Bir filmin, bir kitaptan ya da fotoğraftan kat kat fazla etki uyandırdığını hep birlikte tecrübe ediyoruz. Çağımızın “akıllara durgunluk veren” görüntü işgalinin meydana getirdiği o hızlı yayılımı, hiçbir iletim aracının sağlaması da mümkün değil. Fotoğrafın/kameranın icadı, hayatlarımızı bir daha eskisi gibi olmayacak biçimde değiştirdi. İnsanlık, kameranın ve ondan yansıyanların bağımlısı oldu âdeta.

Diğer taraftan sinemanın kitapla olan bağı inkâr edilemez. Literatür oluşturmaya yetecek kadar yazar ve araştırmacıları etkileyen, sinemacıları yazarlığa sevk eden bir alan. Uyarlama filmler, senaryolardan devşirme kitaplar, sinema üzerine tezler, teoriler, akımlar ve bunların analizleri, sinemanın kronolojik tarihi, sinema eleştirmenliği, sanat değerine dair tartışma eserleri, sinema-din ilişkisi; hem ilmî hem de edebî mecradan sürekli beslenen konular.

Bütün bunlara rağmen kendi sinemamızda kitap, yazar, kütüphane ya da en azından şaheserler üzerine neredeyse yok denecek kadar az film olması nasıl ve neyle açıklanabilir? Kitapla ilişkili olanların neredeyse tamamı, yakın siyasi tarihe dair filmler. O zaman, yazma ve okuma eyleminin direk siyasetle ilişkilendirildiği ve siyasî çalkantıların durulmadığı memleketimizde; okumanın ve yazmanın tarafgirlik ve suç beraberinde “algılandığı” sonucunu çıkarmakla ileri gitmiş olmayız.

İçinde kitap ve yazar olan filmlerimiz, neyse ki bir elin parmaklarına yaklaşabiliyor. Bunların arasında kitap dozu en yüksek olanlar, 11'e 10 Kala (2009) ve Kelebeğin Rüyası (2013). Ve son demde Hep 33 Yaşında (2024), kolektif şuurla kaynak eser oluşturma ve bir eserin hikâyesini aktarma noktasında ilk ve tek sinema filmimiz olma özelliğiyle önemli bir yerde.
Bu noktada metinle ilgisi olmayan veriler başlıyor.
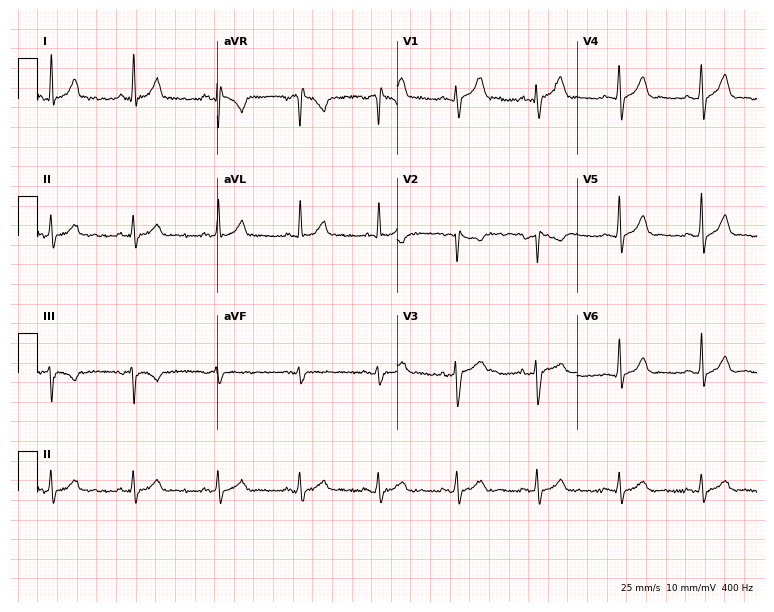
ECG — a male, 37 years old. Screened for six findings — first-degree AV block, right bundle branch block, left bundle branch block, sinus bradycardia, atrial fibrillation, sinus tachycardia — none is recorded. Only these six findings were labelled.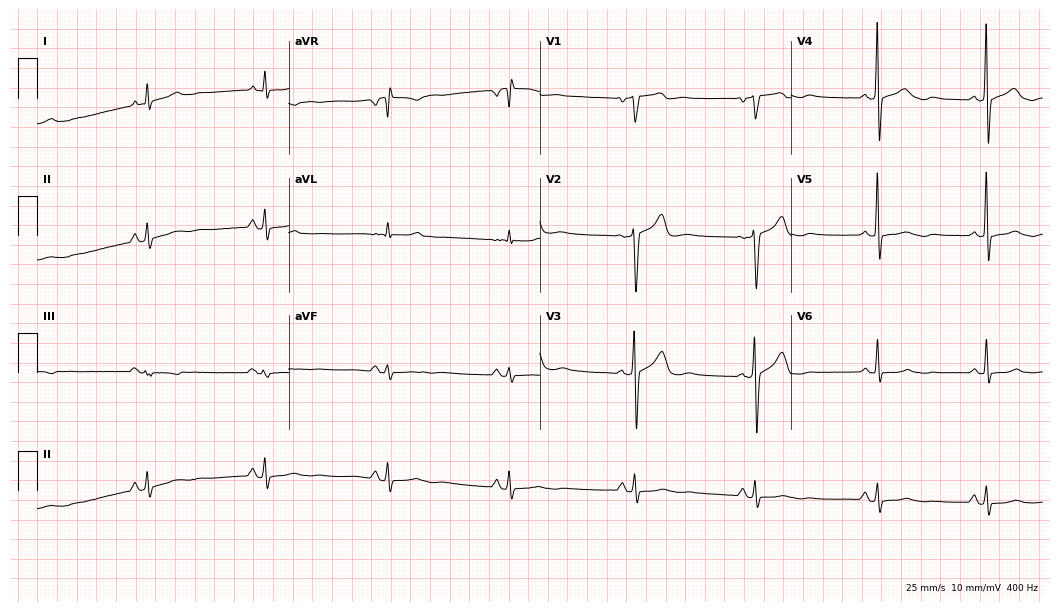
12-lead ECG from a male patient, 52 years old. Shows sinus bradycardia (a sinus rate of 50 beats per minute or less).

Yabancı filmler üzerinden isimli-cisimli karşılaştırmaya girişmemekte fayda var. Çünkü kıyaslayacak kadar çok argüman bulunmuyor. Aslında herkesin en az bir kere muhatap olduğu“kitap sevgisi özellikle çocuklara aşılanmalı, İslâm’ın öngördüğü en önemli mevzulardan biri okumak” gibi söylemleri tekrarlamak da kâr etmiyor. Ecdadın kitaba, ilme verdiği değere ve günümüz basım-yayım enflasyonuna rağmen kitabı ve ilişkili her şeyi sinemada ya da televizyon dizilerinde yok saymanın nasıl mümkün olabildiğini sorgulamak ve buna çözüm üretmek şartı var.

Arz-talep ilişkisine dayalı yahut toplumu tümden kitaba yabancı kabul eden film sektörünü bu kıskaçtan kurtarabilir miyiz? Kelebeğin Rüyası’nın, en çok “ne/kim” için izlendiğini kendimize itiraf edebilir miyiz?En azından artık yayıncıların bile şiir kitabına mesafeli durduğu Türkiye’de şiir için olmadığına emin olabiliriz.

Çoğunlukla Batı sinemasında karşılaştığımız kitap/kütüphane fasılları yüzünden, geleneksel kitap süslemeciliğimizden bile haberi olmayan, süslemeli ciltlerin yalnızca Kur’ân-ı Kerim ile sınırlı olduğunu düşünen, Osmanlı Türkçesini “Kur’ânyazısı”yla karıştıran, kazara bir kitapçıya gittiğinde çok satan kitaplarımızın bile Amerikan tarzı sıvama cilt olmadığını görerek hayal kırıklığına uğrayan nesiller yetiştirmemiz şaşırtıcı olmaz.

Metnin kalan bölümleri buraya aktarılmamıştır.